This article about eating disorders highlights that sufferers are not trying to look like models but are trying to remove negative emotions. This article explains how this is due to a change in the brain pathways used to control emotions and presents a new treatment which will be of help to anyone who is, or knows someone who is, suffering from an eating disorder.
Contents
- What is an eating disorder?
- What causes an eating disorder?
- Who gets an eating disorder?
- How brains develop
- How to open up the symbolic pathway and reduce the use of the body pathway
- A new treatment - Internal Language Enhancement
What is an eating disorder?
Three categories of eating disorder have been described and these are anorexia nervosa, bulimia nervosa and a catch-all category called EDNOS, or eating disorder not otherwise specified.
Anorexia nervosa
Anorexia is the deliberate maintenance of an abnormally low weight (15% below the expected weight), the loss of three menstrual cycles when they should have occurred, and over-concern about weight and shape which becomes central to how a person views themselves. Some sufferers binge, vomit and use laxatives and some just restrict their intake of food. The average length of an episode of anorexia is six years.
Bulimia nervosa
Bulimia is the maintenance of normal weight but with recurrent episodes of binge eating, self-induced vomiting, misuse of laxatives or diuretics, excessive exercising and extreme dieting or fasting along with an over-concern with weight and shape.
EDNOS (eating disorder not otherwise specified)
EDNOS makes up 80% of eating disorders and include binge eating disorder (BED), which covers uncontrollable episodes of binge eating without purging. Usually over-concern with weight and shape is present but generally none of the symptoms reach the criteria for a diagnosis of anorexia or bulimia.
What causes an eating disorder?
You might think that an eating disorder has something to do with food or at least body shape but this is not the case. Whilst western societies certainly admire thinness, the people who starve themselves into emaciation, are not striving to be models but are trying to rid themselves of something “horrible” that they locate in their bodies rather than in their emotions. Research that has been carried out into how the brain deals with emotions suggests that the thinking about calories and shape of the body that is typical of eating disorders occurs as a result of changes in the brain pathways that we use for dealing with our emotions.
The two pathways for processing emotions
We have two different pathways for dealing with our emotions: the ‘thinking’ pathway and the ‘action’ pathway. What normally happens is that when we experience an event that provokes an emotional reaction, the brain decides whether it is something we have the luxury to take our time to think about. If the brain decides that the situation is life-threatening, it shuts down the thinking pathway in favour of the action pathway. The difference between these two pathways is that the thinking pathway allows access to what is called the ‘executive functions’ - we can take stock, look at potential merits and problems and imagine different solutions before taking considered action. This kind of thinking is called ‘symbolic’ thinking. The action pathway only allows for ‘concrete’ thinking where feelings are experienced in the body. The logical action, if the problem is experienced in the body, is to do something to the body to ‘get rid’ of the discomfort, which leads to the behaviours typical of eating disorders. If the problem feels like there is something horrible inside the body then the logical ‘concrete’ solution is to get it out by vomiting or starving or punishing the body in some way.

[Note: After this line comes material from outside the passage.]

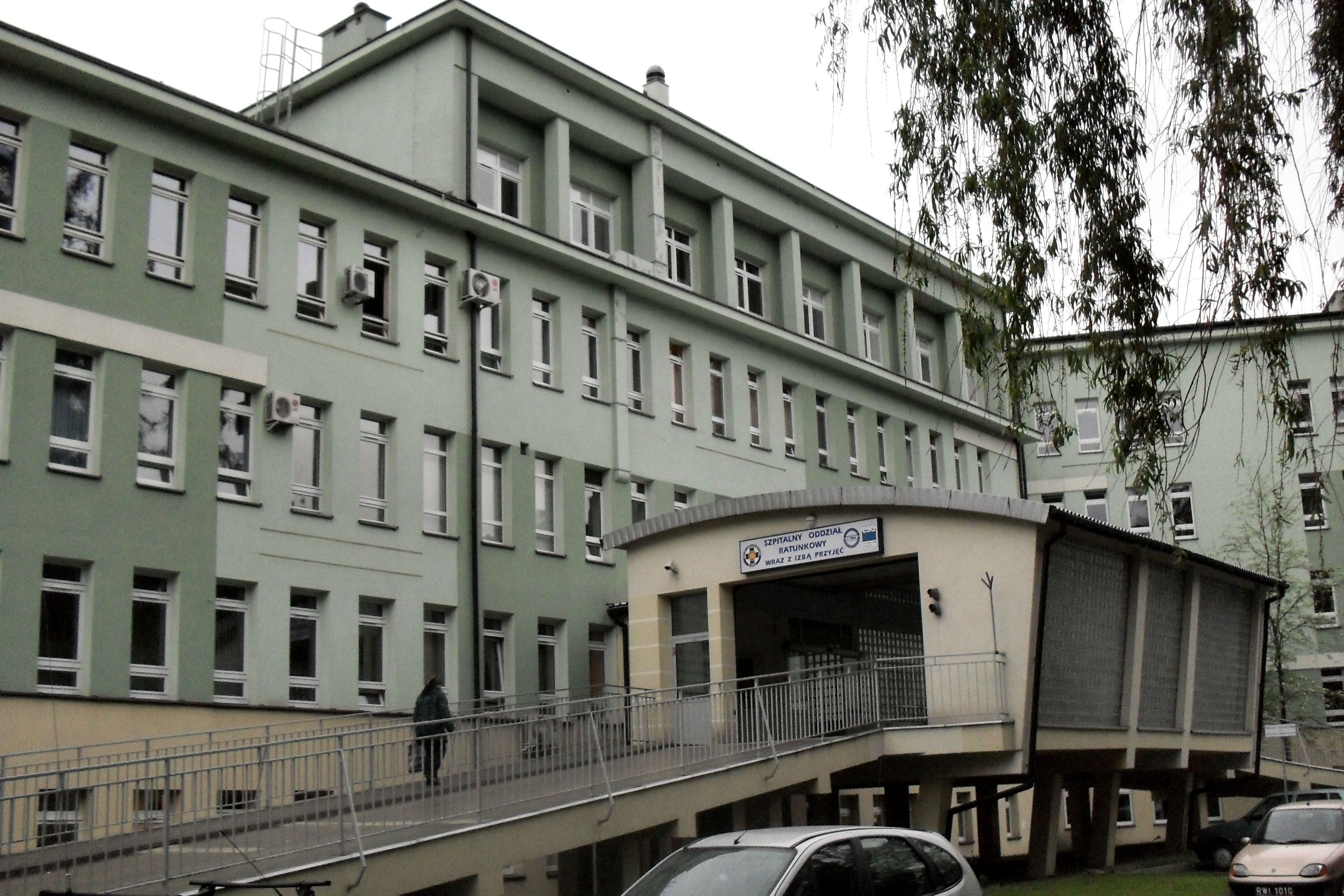 Szpital Specjalistyczny w Jaśle

In evolutionary terms we need to be very alert to danger in the environment and our brains are wired to react to danger by either fighting or running away. This was essential for survival. However, if our brains over-react to danger and trigger action responses when not necessary, we might not survive. Alternatively, if we do not react to a danger, then we were made short work of by the nearest lion! It might be argued that the brains of eating disorder sufferers are too easily triggered to experience danger. When this happens and the ‘symbolic’ pathway is shut down ready for action, then the eating disorder patient is unable to make sense of the emotional world and their anxiety is increased, leading to more anxiety and danger signals, resulting in more triggering of the fight or flight response.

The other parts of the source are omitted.